The plaintiffs only allegation regarding this Court's personal jurisdiction over Chesapeake is that "[a]lthough Defendant's contact with the State of Missouri has been minimal, its contact with Plaintiffs was the essential element to the commencing of the business relationship between the parties." Plaintiffs' Response (#34), pg. 2. Plaintiffs fail to describe this "minimal contact"; fail to describe the "business relationship" between the parties; and most importantly, fail to describe how any particularized/identified contact is relevant to this cause of action. There simply is nothing in their complaint or response which sets forth any contact between the plaintiffs and this defendant which implicates the issues raised in this lawsuit. The Court finds that this Court lacks personal jurisdiction over defendant Chesapeake.
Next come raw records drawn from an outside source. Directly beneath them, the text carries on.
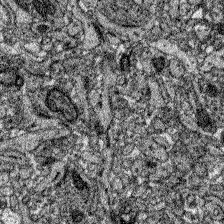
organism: Zebrafish
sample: Larval olfactory bulb
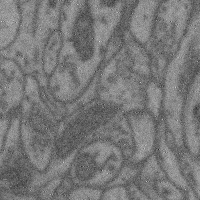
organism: Mouse
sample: Cerebral cortex
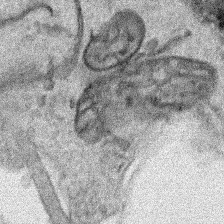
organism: Human
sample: Mitochondria in HCT116 cells
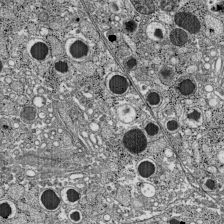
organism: C57BL Mouse
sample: Pancreatic islet
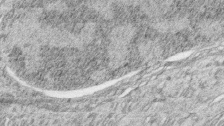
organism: Zebrafish
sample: synaptic ribbons in rod cells and cone cells
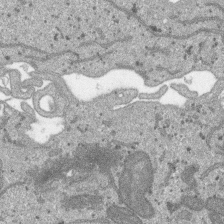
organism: Human
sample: Lung epithelial cells infected with SARS-CoV-2
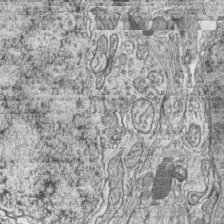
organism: Zebrafish
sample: synaptic ribbons in rod cells and cone cells
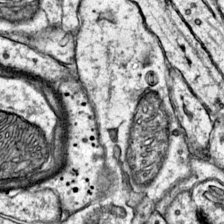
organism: Mouse
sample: Primary visual cortex
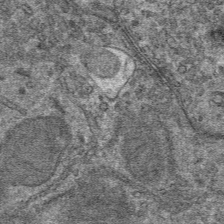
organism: Mouse
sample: Mouse hepatocytes
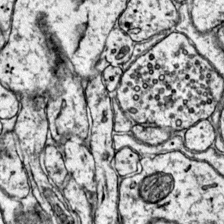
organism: Mouse
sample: Primary visual cortex
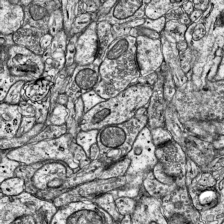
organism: Mouse
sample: Visual Cortex
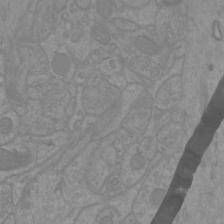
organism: Mouse
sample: Cortical neurons
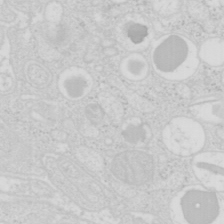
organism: Mouse
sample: Pancreas
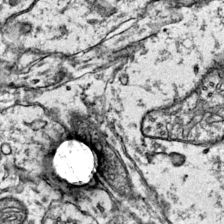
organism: Mouse
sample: Primary visual cortex
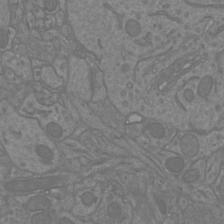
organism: Mouse
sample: Cortical neurons
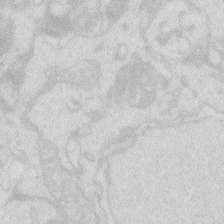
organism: Zebrafish
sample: Macrophage
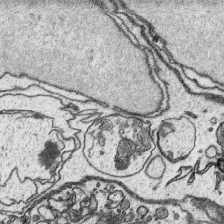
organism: Platynereis dumerilii
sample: Parapodia
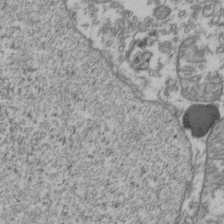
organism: Human
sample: Activated Jurkat CD4+ T cells
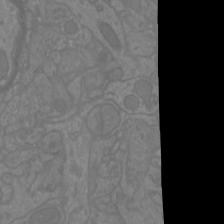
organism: Mouse
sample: Cortical neurons
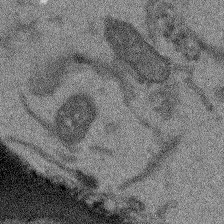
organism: Arabidopsis thaliana
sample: Root tip
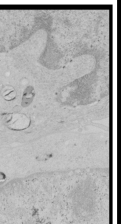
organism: Human
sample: Mitochondria in HCT116 cells
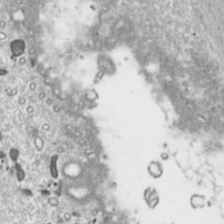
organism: Toxoplasma gondii
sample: Parasites in a vacuole inside a host cell
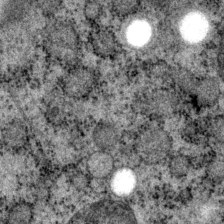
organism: P. pacificus
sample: Pharynx
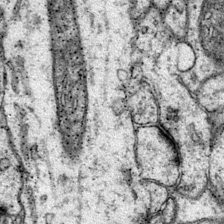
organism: Mouse
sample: Primary visual cortex
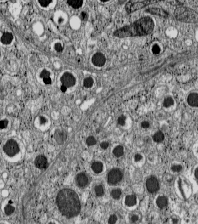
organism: C57BL Mouse
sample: Pancreatic islet
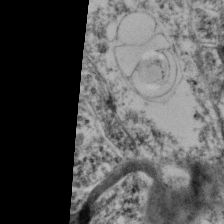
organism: Mouse
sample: Neocortex
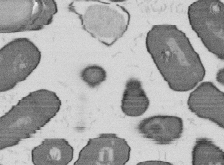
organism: B. subtilis
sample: Bacterial spore
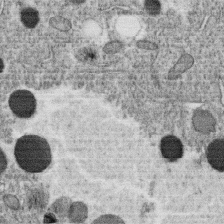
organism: C. elegans
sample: C. elegans oocyte; sperm cells
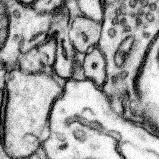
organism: Mouse
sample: Somatosensory cortex neuropil
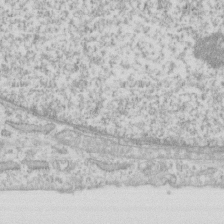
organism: Human
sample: Fibroblast cells
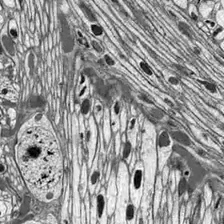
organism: Drosophila
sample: Optic lobe
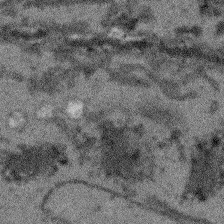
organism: Arabidopsis thaliana
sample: Root tip
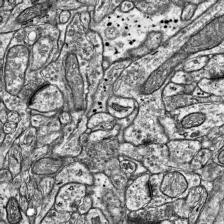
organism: Mouse
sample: Visual Cortex
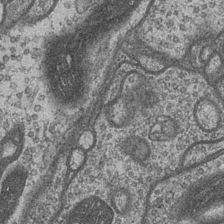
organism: Drosophila
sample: Optic medulla
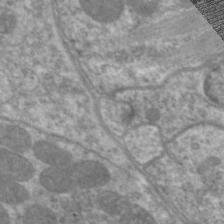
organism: C. elegans
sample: Pharynx
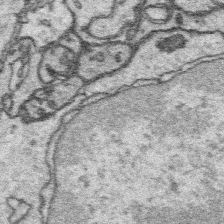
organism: Platynereis dumerilii
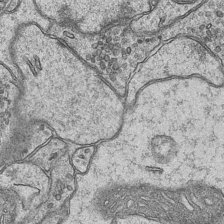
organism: Mouse
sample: CA1 Hippocampus
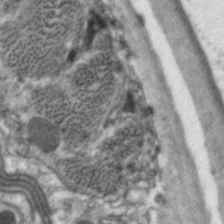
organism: C. elegans
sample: Pharynx
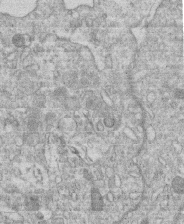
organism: Human
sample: Macrophage cells
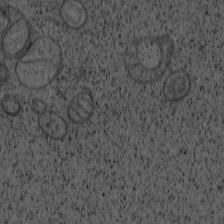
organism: African green monkey
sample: COS-7 cells
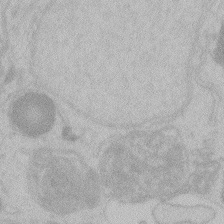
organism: Zebrafish
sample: Macrophage infected with Toxoplasma gondii
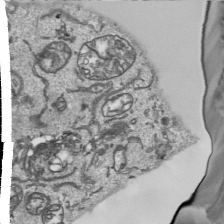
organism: Human
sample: Mitochondria in HCT116 cells
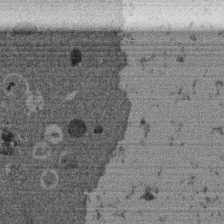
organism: Mouse
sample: Dividing mouse embryo 1 cell stage
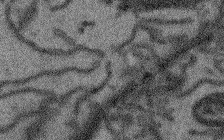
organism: Arabidopsis thaliana
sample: Root tip
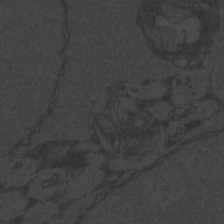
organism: Zebrafish
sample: Macrophage infected with Toxoplasma gondii
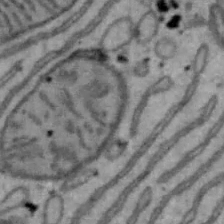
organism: Mouse
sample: Liver
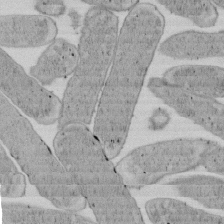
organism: E. coli
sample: Bacterial nucleoid
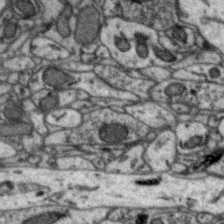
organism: Zebra finch
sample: Brain
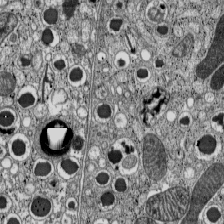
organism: C57BL Mouse
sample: Pancreatic islet
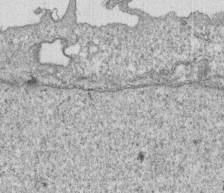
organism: Human
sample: HeLa cell HIV synapse
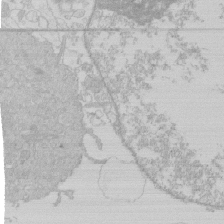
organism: Human
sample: Macrophage cells
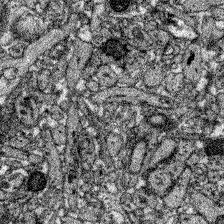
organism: Zebrafish
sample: Larval olfactory bulb
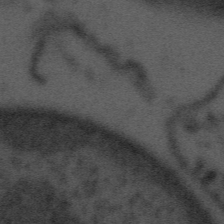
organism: Tuwongella immobilis
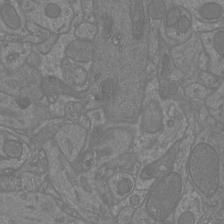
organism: Mouse
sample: Cortical neurons
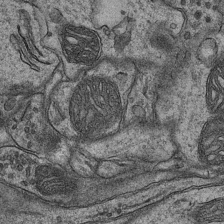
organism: Mouse
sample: CA1 Hippocampus
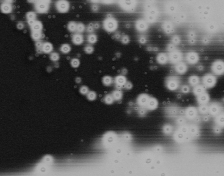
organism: Mouse
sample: Cancer cell death in ED-1 cells
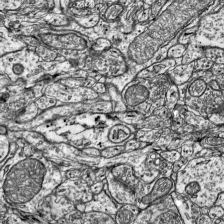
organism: Mouse
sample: Visual Cortex
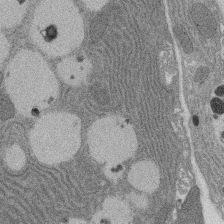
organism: Rat
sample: Salivary granule
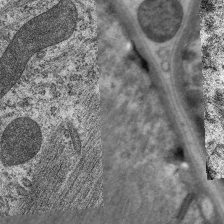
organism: C. elegans
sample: Pharynx
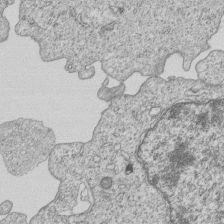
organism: Human
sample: MDA-MB-231 cells
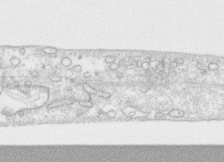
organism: Human
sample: CRL-1474
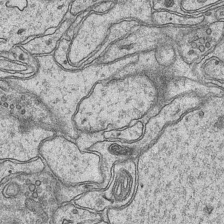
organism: Mouse
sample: CA1 Hippocampus
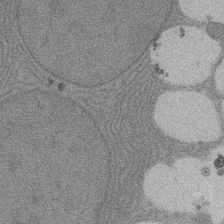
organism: Rat
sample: Salivary granule
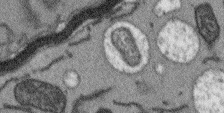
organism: Arabidopsis thaliana
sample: Root tip
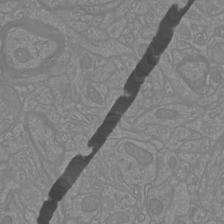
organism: Mouse
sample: Cortical neurons
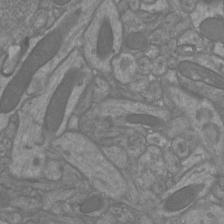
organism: Mouse
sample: Cortical neurons
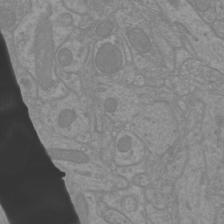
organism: Mouse
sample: Cortical neurons
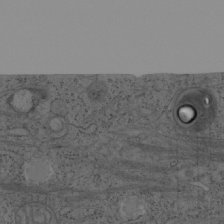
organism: Human
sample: HeLa cells
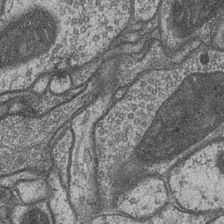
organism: Drosophila
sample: Optic medulla
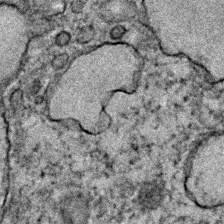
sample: Trachea
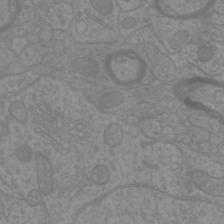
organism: Mouse
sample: Cortical neurons
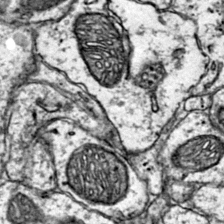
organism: Mouse
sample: Primary visual cortex
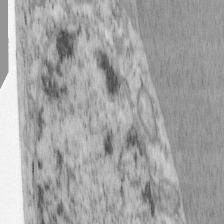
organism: Human
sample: HeLa cells
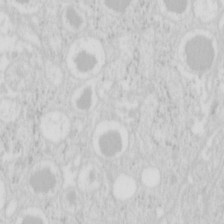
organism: Mouse
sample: Pancreas
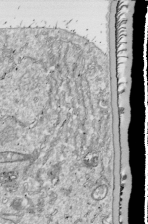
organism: Drosophila
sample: Cell division; meiosis; drosophila spermatocytes
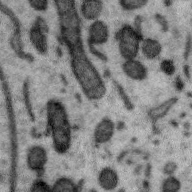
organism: Zebra finch
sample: Brain
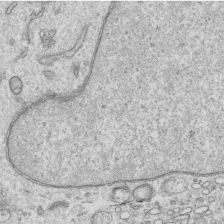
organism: Human
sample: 1205lu cells
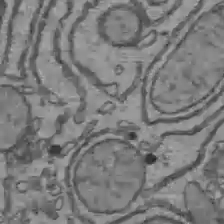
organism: C57BL Mouse
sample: Liver
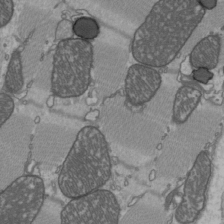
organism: C57BL Mouse
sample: Heart
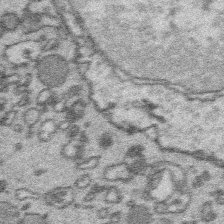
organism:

Having found that the Court lacks subject matter jurisdiction, diversity jurisdiction; and/or personal jurisdiction over defendant Chesapeake, the Court will grant the instant motion to dismiss.
Accordingly,
IT IS HEREBY ORDERED that defendant Chesapeake's motion to dismiss (#18) be and is GRANTED. This cause of action is hereby DISMISSED as to defendant Chesapeake with no further action to be taken.
IT IS FINALLY ORDERED that defendant Chesapeake's motion to transfer venue (#18) be and is DENIED AS MOOT.